→ **LISTED RECORDS**
━━━

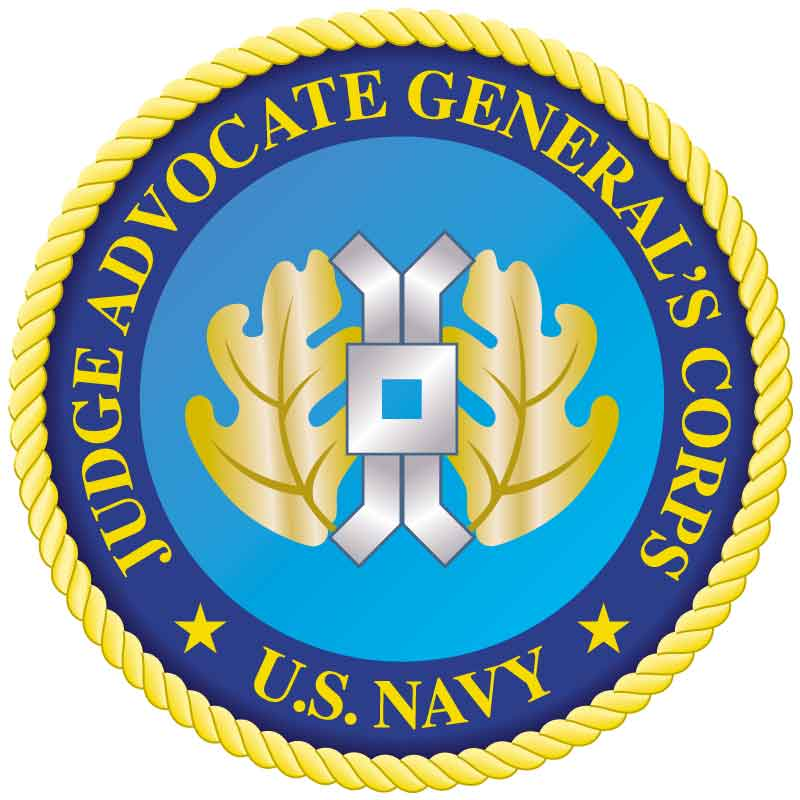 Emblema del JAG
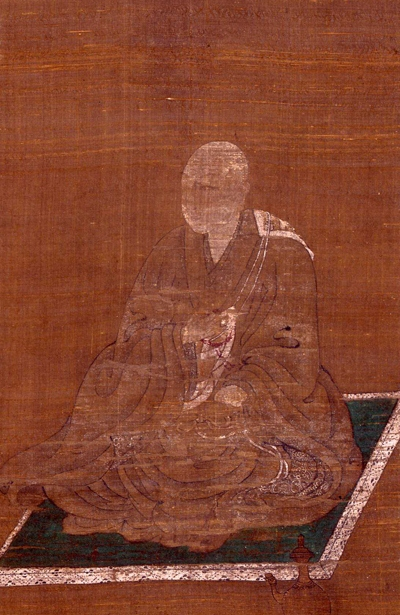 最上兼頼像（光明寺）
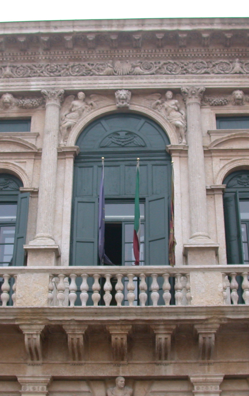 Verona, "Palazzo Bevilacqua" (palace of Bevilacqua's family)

━━━

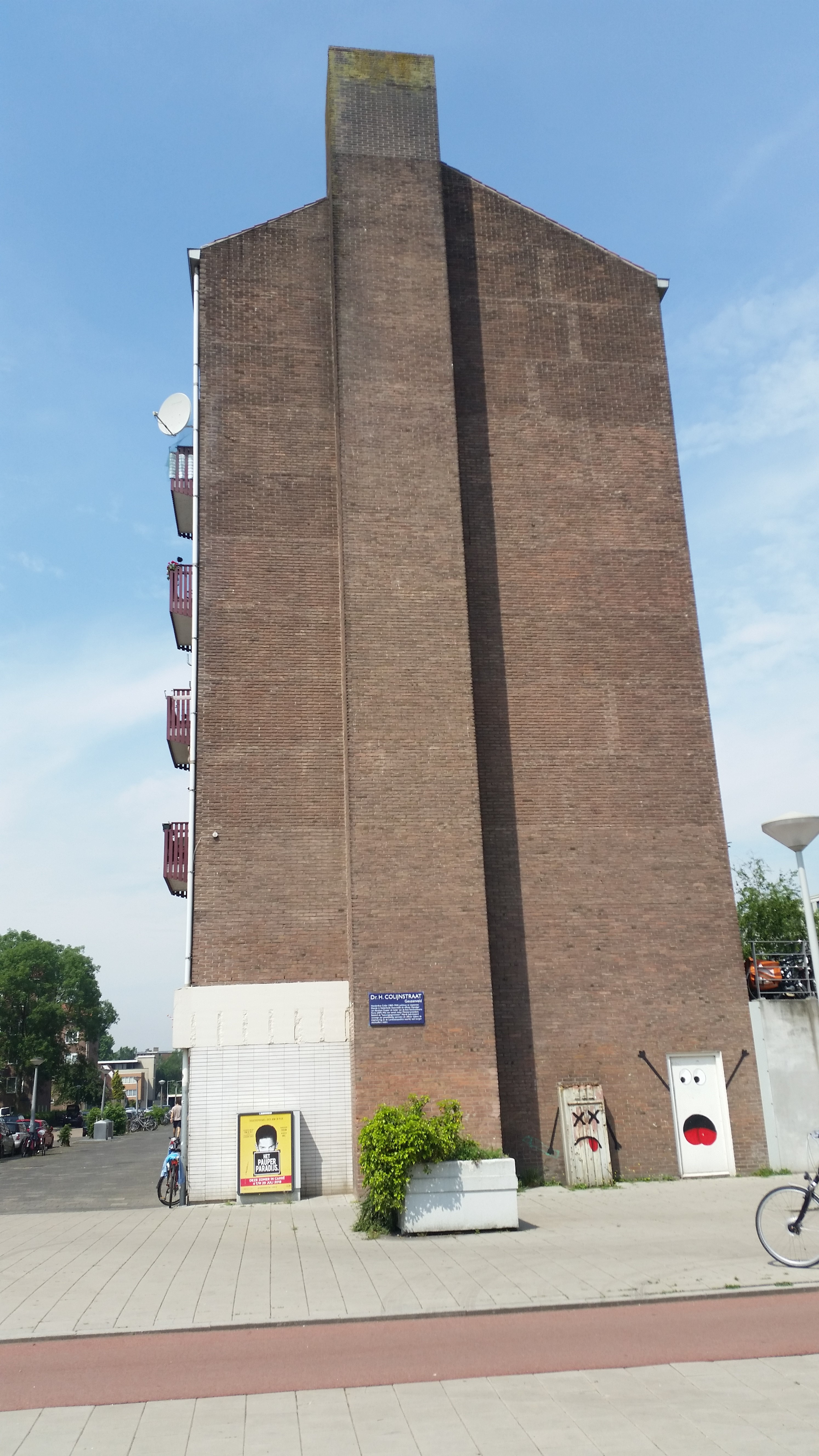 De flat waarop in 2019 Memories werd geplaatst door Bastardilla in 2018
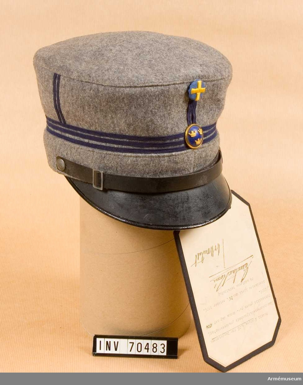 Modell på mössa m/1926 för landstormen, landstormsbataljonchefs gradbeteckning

━━━

→ **WHAT TO WORK ON**
Please copy the lines above exactly, starting at the line that holds "De flat waarop" and ending at the line that holds "Modell på mössa"; include both, but no pictures.

→ **TASK SOLUTION**
 De flat waarop in 2019 Memories werd geplaatst door Bastardilla in 2018
 Modell på mössa m/1926 för landstormen, landstormsbataljonchefs gradbeteckning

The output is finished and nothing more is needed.